'''
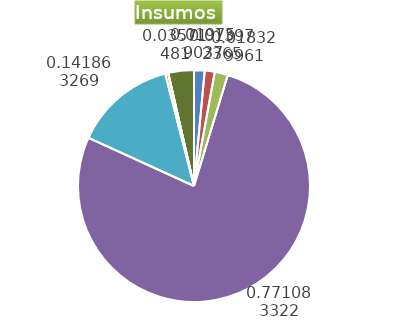
| Category | Series 0 |
|---|---|
| Control arvenses | 872616 |
| Control fitosanitario | 826104.7 |
| Cosecha y beneficio | 1083744 |
| Fertilización | 45589672 |
| Instalación | 8387550 |
| Otros | 252888 |
| Podas | 0 |
| Riego | 0 |
| Transporte | 2111609 |
| Tutorado | 0 |
'''
→ Instructions to follow
Going through the entries above, show each line that contains "Control".

→ Solution to this task
| Control arvenses | 872616 |
| Control fitosanitario | 826104.7 |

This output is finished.